Novelist and pioneer of lesbian writing Jane Rule has died aged 76, due to complications from liver cancer. Rule's first novel Desert of the Heart was published in 1964 after 22 separate rejections from publishers. The novel featured two women who fell in love with each other, and was one of the first books written openly and favourably about being a lesbian. Following its release, Rule received a flood of letters from "very unhappy, even desperate" women who said they felt they were alone and would be miserable. The novel was later filmed under the title Desert Heats. Born in 1931 in New Jersey, Rule was raised in the Midwest and California, and moved to Canada in the 1950s, going on to teach at the University of British Columbia.

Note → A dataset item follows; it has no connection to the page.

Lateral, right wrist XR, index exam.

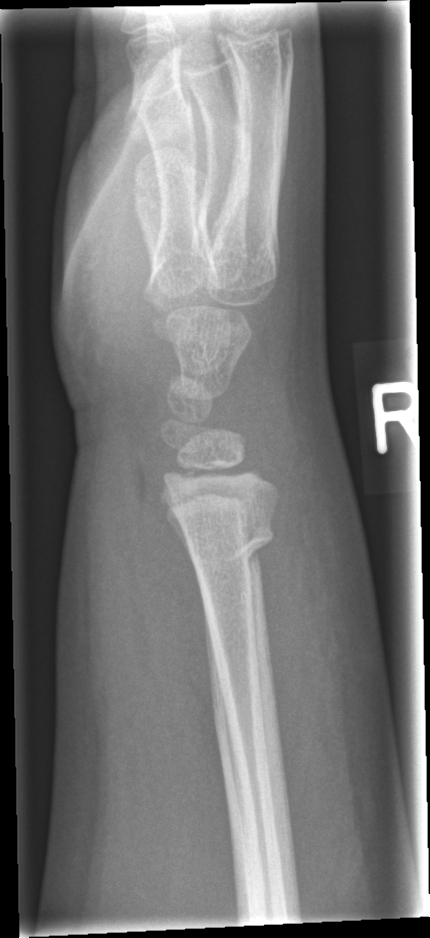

Rule met her partner Helen Sonthoff while she was teaching in Massachusetts, and the pair lived together in British Columbia until Sonthoff's death in 2000. Rule surprised some in the gay community a few years back by declaring herself against gay marriage. "To be forced back into the heterosexual cage of coupledom is not a step forward but a step back into state-imposed definitions of relationship," she wrote. "With all that we have learned, we should be helping our heterosexual brothers and sisters out of their state-defined prisons, not volunteering to join them there." A mentor and inspiration to lesbian writers across the globe, Rule died last week at her home in Galiano Island, refusing any treatment that would take her away from the island.